Integral $\int \frac{\sin^n(x)}{\cos(x)}dx$

Question

In one of my exercises about integration we had to solve the following integral:

\begin{equation} \int \frac{\sin^n(x)}{\cos^m(x)}dx \end{equation}

We had to do this via a recursive integral. I found:

\begin{equation} \mathcal{K_{m,n}} = \frac{\sin^{n-1}(x)}{(m-1)\cdot\cos^{m-1}(x)}-\frac{n-1}{m-1}\cdot\mathcal{K}_{m-2,n-2}, \qquad n,m\geq2 \end{equation}

I know for a fact that this solution is correct because we solved this in class, but the other cases where m and/or n are not $\geq$ 2, were left as an exercise for us at home. I've found a solution for every case except for the case where $m = 1$, which makes the following integral.

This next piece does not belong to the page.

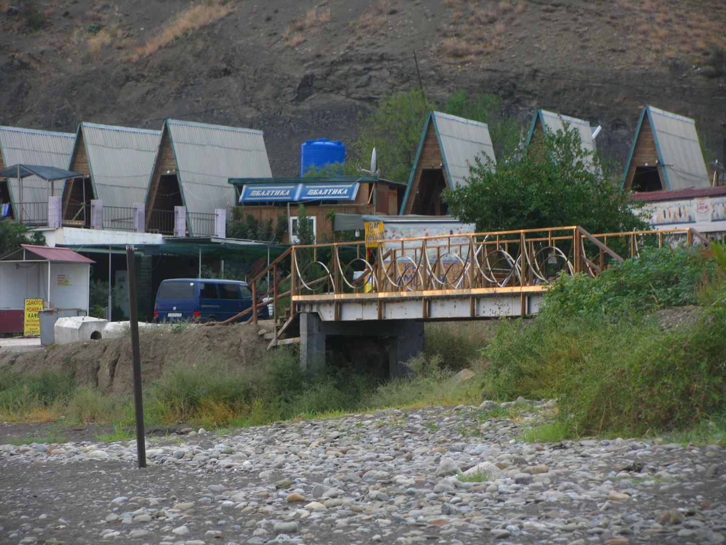 Устье реки Кутлак, Крым.

\begin{equation} \int \frac{\sin^n(x)}{\cos(x)}dx \end{equation}

I've tried different things, I tried integration by parts with many different u's and v's but none of them seem to work out. I tried for example:

• $u = \frac{\sin^{n-1}(x)}{\cos(x)}$, $v = \sin(x)$
• $u = \tan(x)$, $v = \sin^{n-1}(x)$
• $u = \sin^{n-1}(x)$, $v = \tan(x)$

Would anyone know how to solve this integral? I'm not looking for a complete solution but rather for a method that should work so i can find the solution by myself from that point on.

Answer 1

Denote $I_n=\displaystyle\int \frac{\sin^n(x)}{\cos(x)}~\mathrm dx$. We have \begin{align*} I_{n}-I_{n+2}&=\int \frac{\sin^n(x)(1-\sin^2(x))}{\cos(x)}~\mathrm dx\\ &=\int \sin^n(x)\cos(x)~\mathrm dx, \end{align*} which is the reduction formula for $I_n$.